Mirror Mirror On The Wall: On 2d Black Holes and Liouville Theory
David Tong
TL;DR
The work presents a domain-wall based derivation of the duality between the $2$-D Euclidean black hole and supersymmetric Liouville theory by embedding both theories on the worldvolume of domain walls in a 3D ${\cal N}=4$ abelian-Higgs model with three vacua. It shows two complementary descriptions: (i) a 1+1D ${\rm N}=(2,2)$ sigma-model with target the cigar $SL(2,\mathbb{R})/U(1)$ at level $k$, reproducing the 2D black hole CFT in the IR, and (ii) a 3D effective theory for small $k$ in which integrating out matter yields a Liouville-like theory for the relative wall motion, with complex coordinate $Y=\zeta R/4+i\chi$ and Liouville potential $|e^{-Y}|^2$ and scale $\mu=\zeta M/4$. The analysis uses Manton’s method to compute wall forces and shows how the RG flow, including a dilaton-like contribution, drives the system toward the conformal fixed point, linking classical domain-wall dynamics to quantum mirror dualities. The results further connect to brane constructions and suggest generalizations to toric sigma-models and their mirrors, offering a physical mechanism by which instanton effects in the 2D theory arise from domain-wall dynamics in 3D.
Abstract
We present a novel derivation of the duality between the two-dimensional Euclidean black hole and supersymmetric Liouville theory.

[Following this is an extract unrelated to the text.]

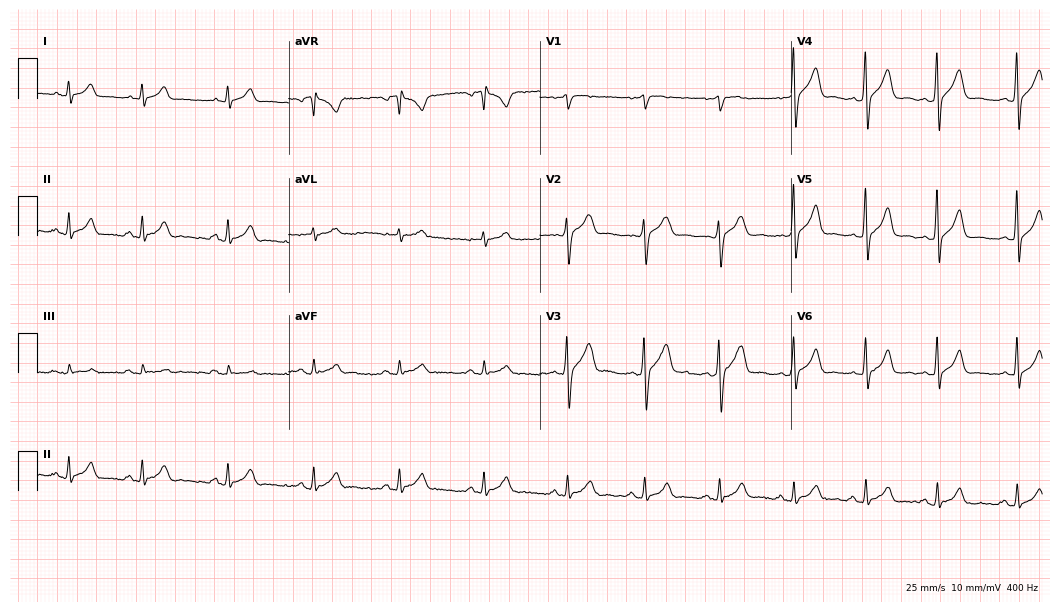
Standard 12-lead ECG recorded from a 25-year-old man (10.2-second recording at 400 Hz). Read as a normal ECG.

We realise these (1+1)-dimensional conformal field theories on the worldvolume of domain walls in a (2+1)-dimensional gauge theory. We show that there exist two complementary descriptions of the domain wall dynamics, resulting in the two mirror conformal field theories. In particular, effects which are usually attributed to worldsheet instantons are captured by the classical scattering of domain walls.